**DIRECTIONS FOR THIS TASK:** Your answer should hold exactly the lines below from the line with "Vista d'insieme dell'abitato" through the line with "Gorzów Wlkp., 30", both included, and no pictures at all.

**LISTED ENTRIES:**

*** Block opens ***

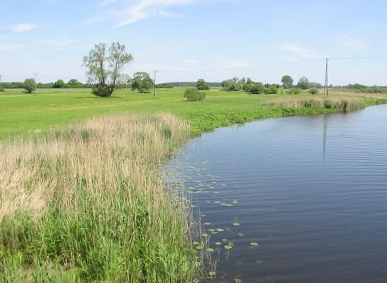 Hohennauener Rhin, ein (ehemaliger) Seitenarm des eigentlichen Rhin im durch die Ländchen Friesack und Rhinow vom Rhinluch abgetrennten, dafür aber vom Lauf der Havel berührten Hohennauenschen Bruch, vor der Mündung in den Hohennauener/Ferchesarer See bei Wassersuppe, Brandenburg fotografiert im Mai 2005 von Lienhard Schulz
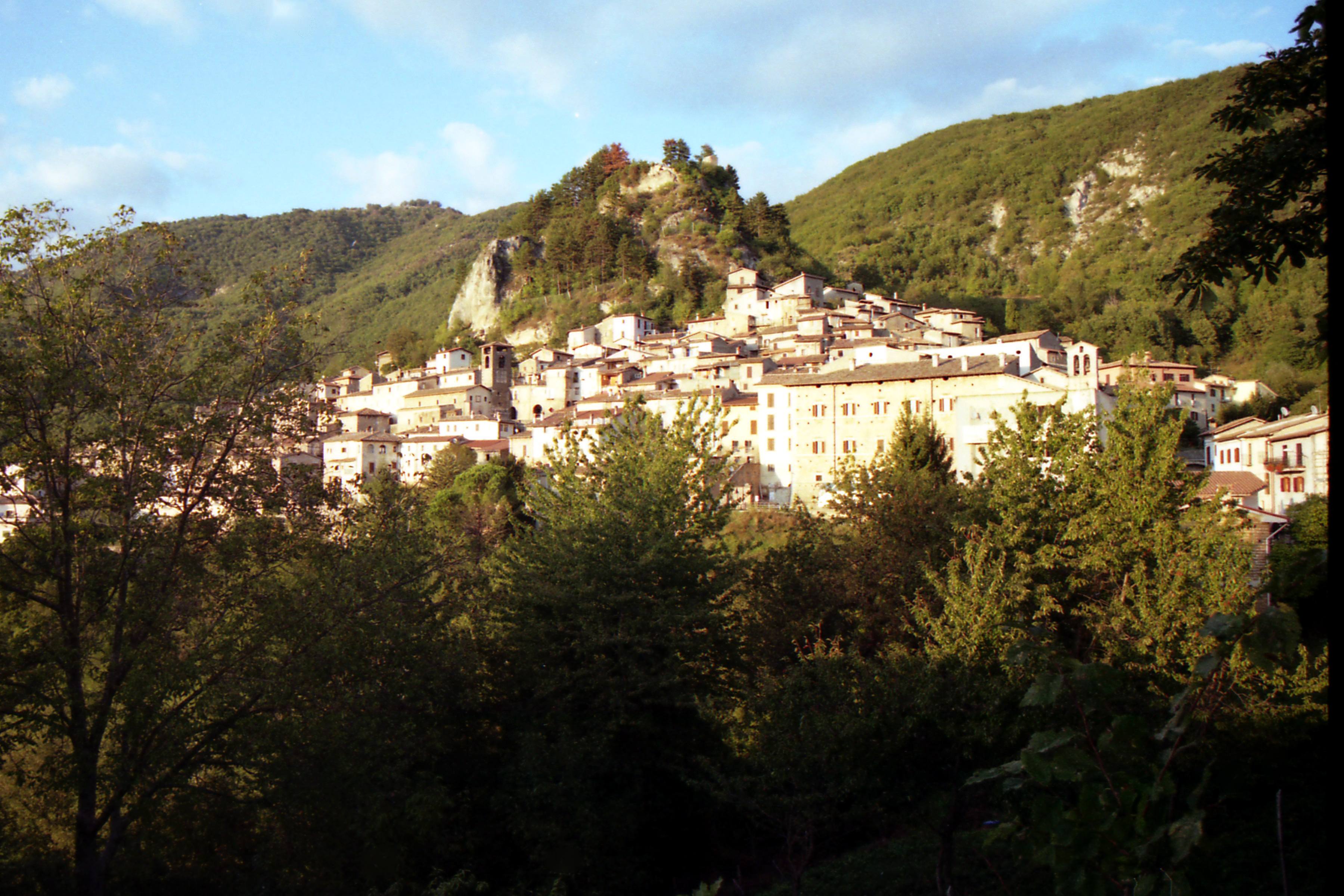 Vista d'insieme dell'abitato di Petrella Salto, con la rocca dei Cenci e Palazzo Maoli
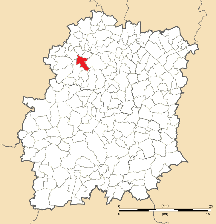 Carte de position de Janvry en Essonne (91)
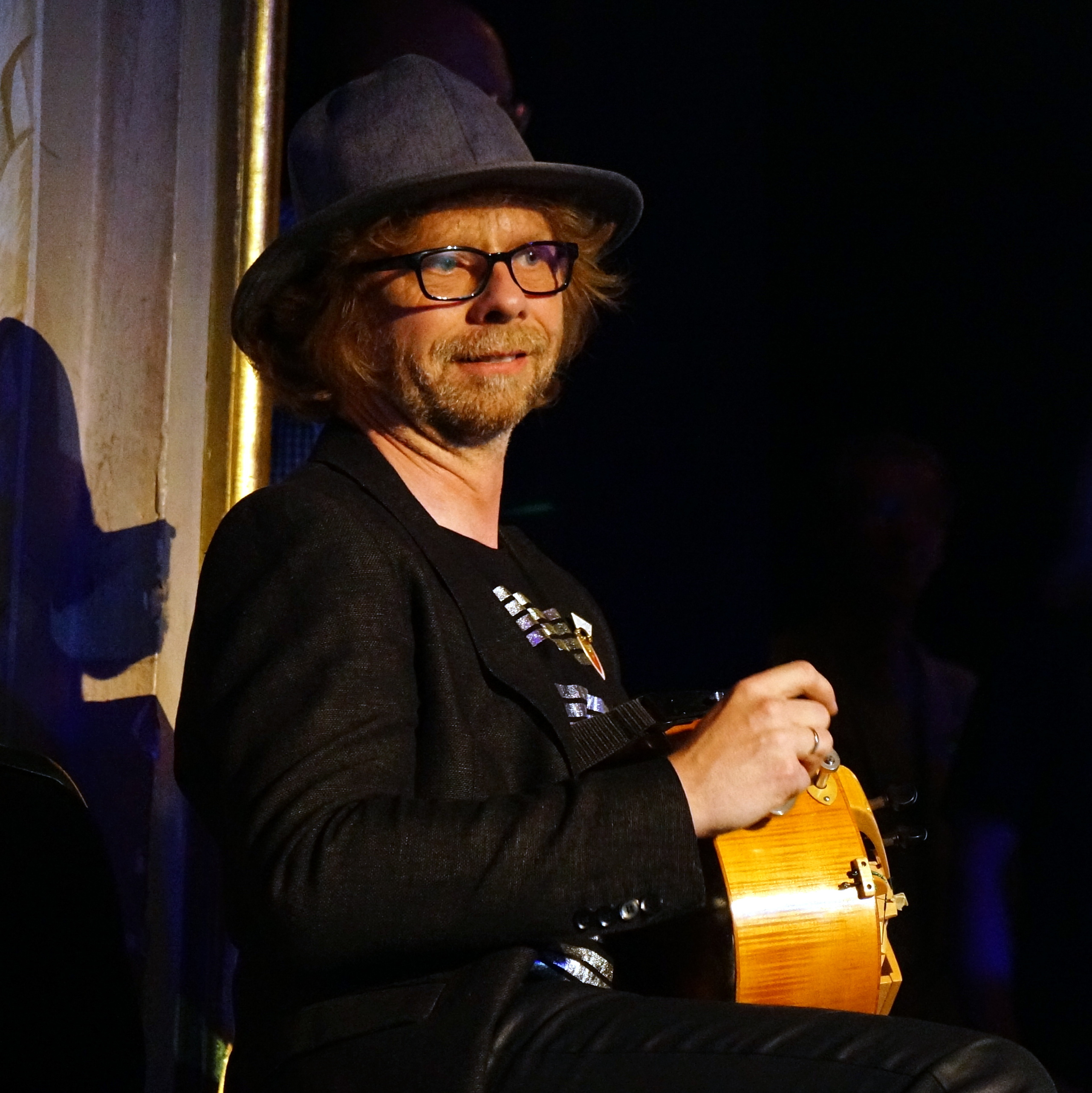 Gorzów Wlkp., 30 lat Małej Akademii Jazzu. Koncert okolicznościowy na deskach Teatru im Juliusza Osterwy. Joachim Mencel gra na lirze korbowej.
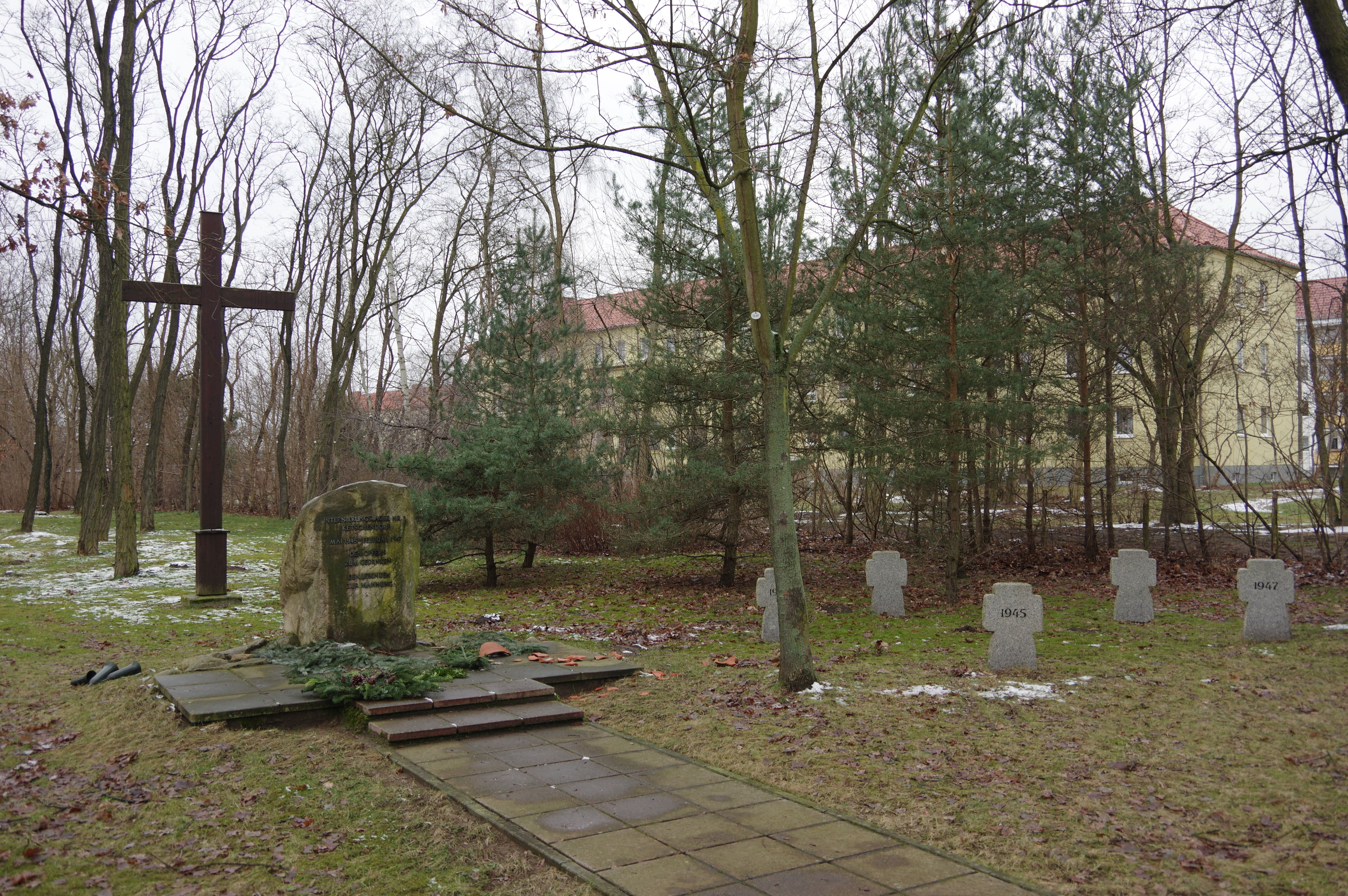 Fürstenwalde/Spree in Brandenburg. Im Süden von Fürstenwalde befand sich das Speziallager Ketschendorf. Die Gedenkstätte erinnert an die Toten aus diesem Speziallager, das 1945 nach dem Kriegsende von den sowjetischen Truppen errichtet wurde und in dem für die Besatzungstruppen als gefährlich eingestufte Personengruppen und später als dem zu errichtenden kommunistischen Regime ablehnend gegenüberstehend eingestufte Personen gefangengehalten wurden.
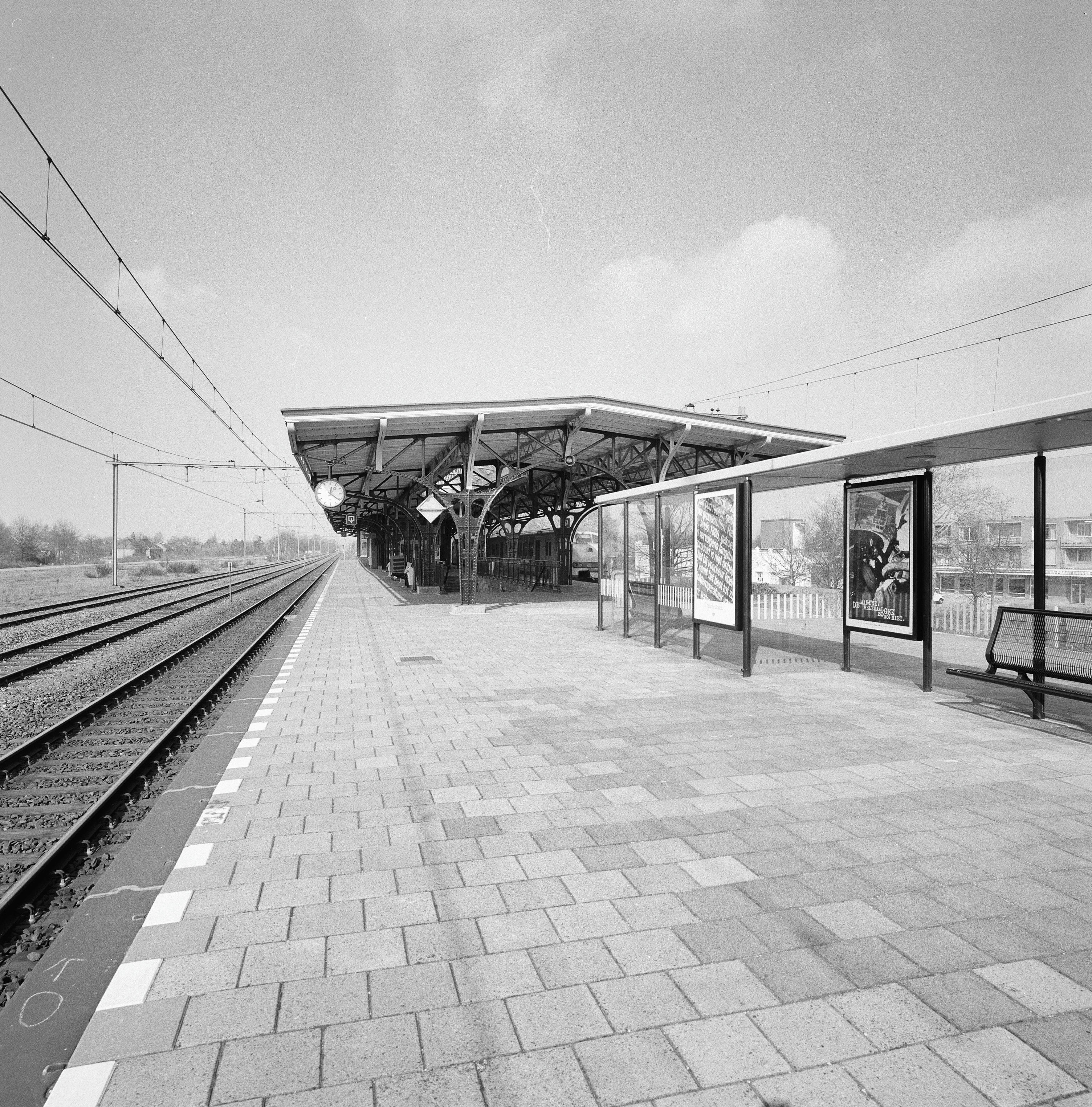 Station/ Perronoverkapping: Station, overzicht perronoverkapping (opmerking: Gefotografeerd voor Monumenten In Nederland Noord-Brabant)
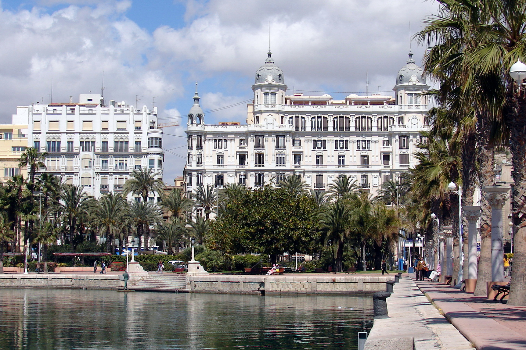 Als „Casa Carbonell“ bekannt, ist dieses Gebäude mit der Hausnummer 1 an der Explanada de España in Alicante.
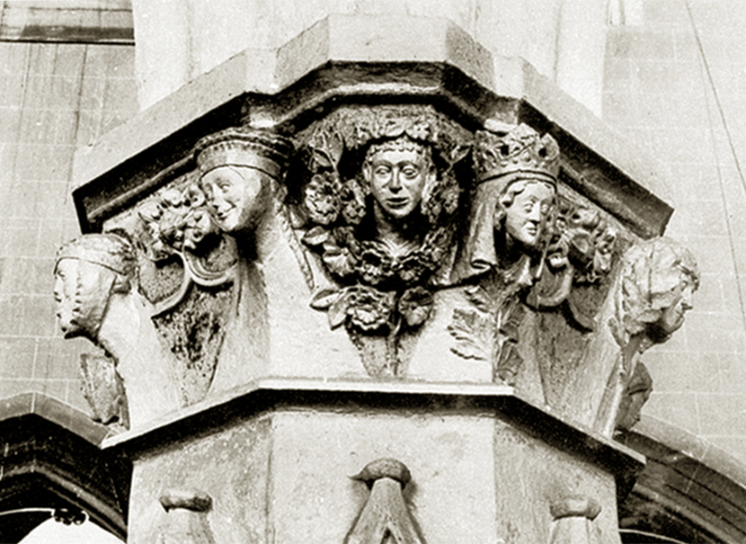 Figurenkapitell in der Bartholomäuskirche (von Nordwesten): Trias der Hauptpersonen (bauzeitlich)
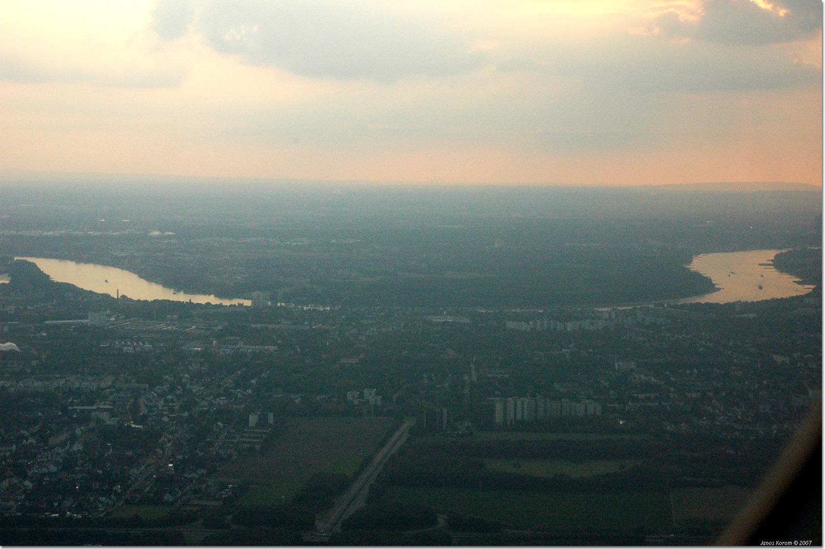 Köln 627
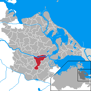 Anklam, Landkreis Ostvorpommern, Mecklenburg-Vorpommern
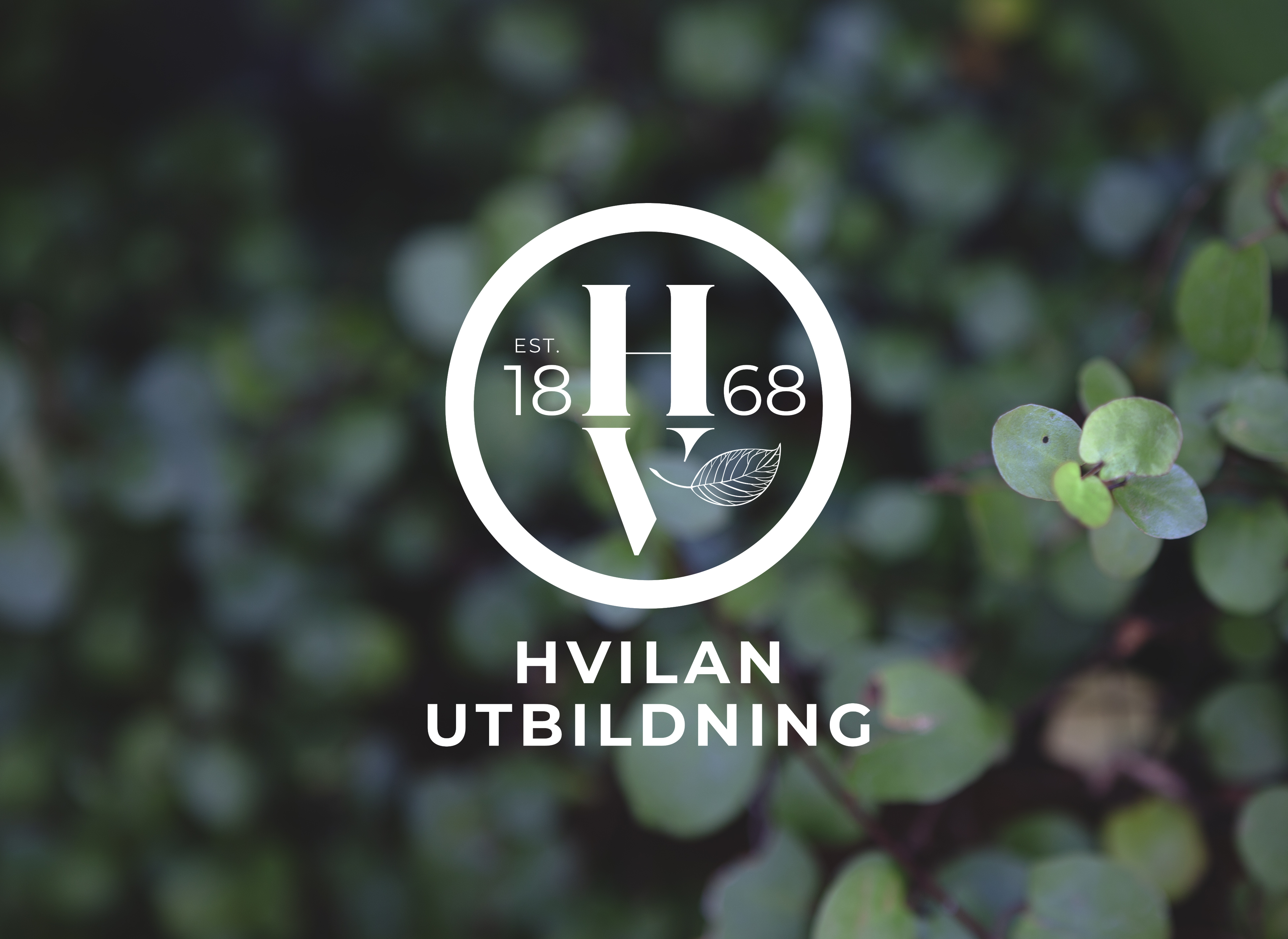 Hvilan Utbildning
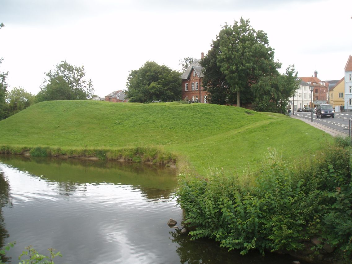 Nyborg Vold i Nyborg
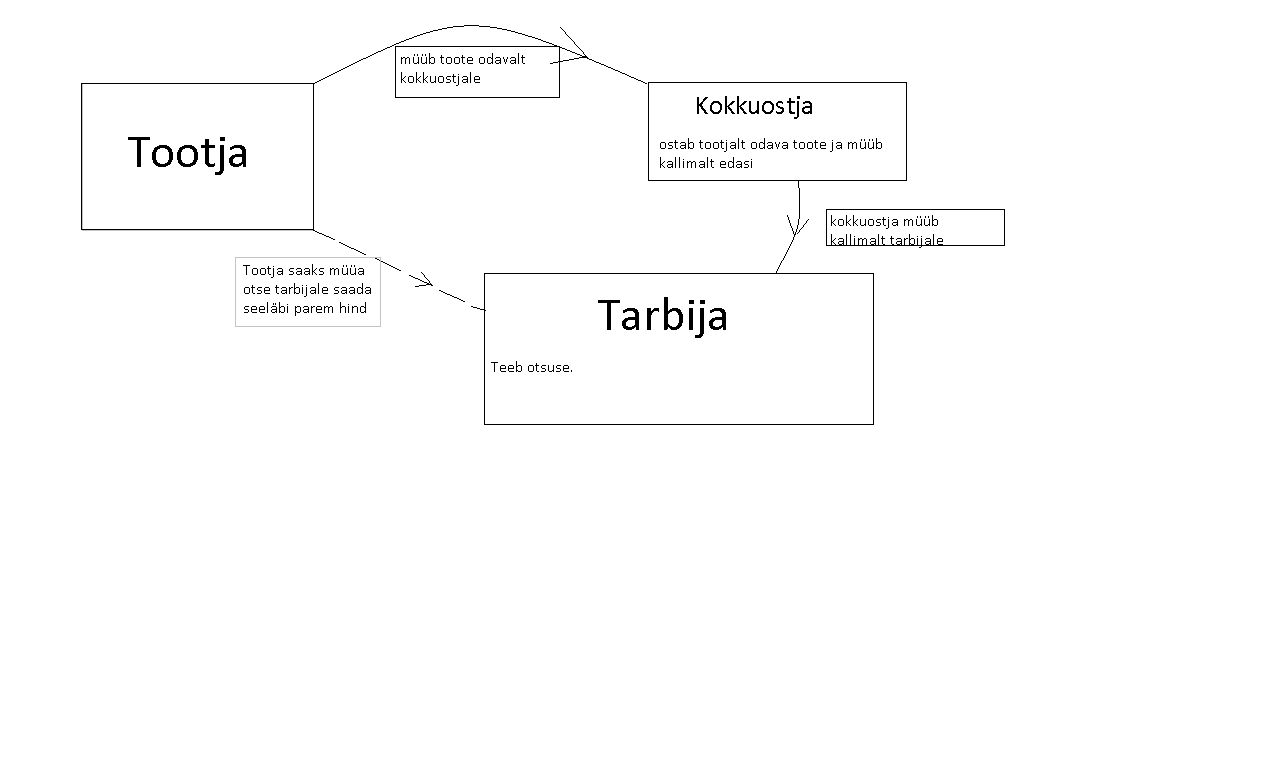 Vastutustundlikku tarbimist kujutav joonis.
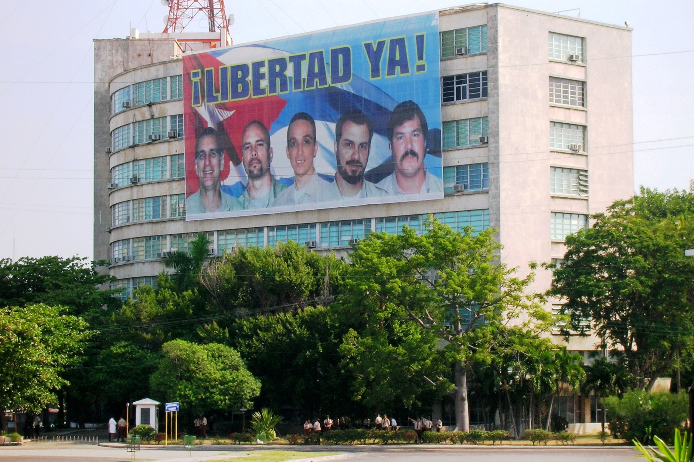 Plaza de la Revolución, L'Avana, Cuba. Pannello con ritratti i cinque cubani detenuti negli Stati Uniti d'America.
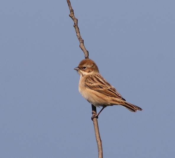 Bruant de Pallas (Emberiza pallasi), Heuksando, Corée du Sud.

*** Block closes ***

**WRITTEN SOLUTION:**
 Vista d'insieme dell'abitato di Petrella Salto, con la rocca dei Cenci e Palazzo Maoli
 Carte de position de Janvry en Essonne (91)
 Gorzów Wlkp., 30 lat Małej Akademii Jazzu. Koncert okolicznościowy na deskach Teatru im Juliusza Osterwy. Joachim Mencel gra na lirze korbowej.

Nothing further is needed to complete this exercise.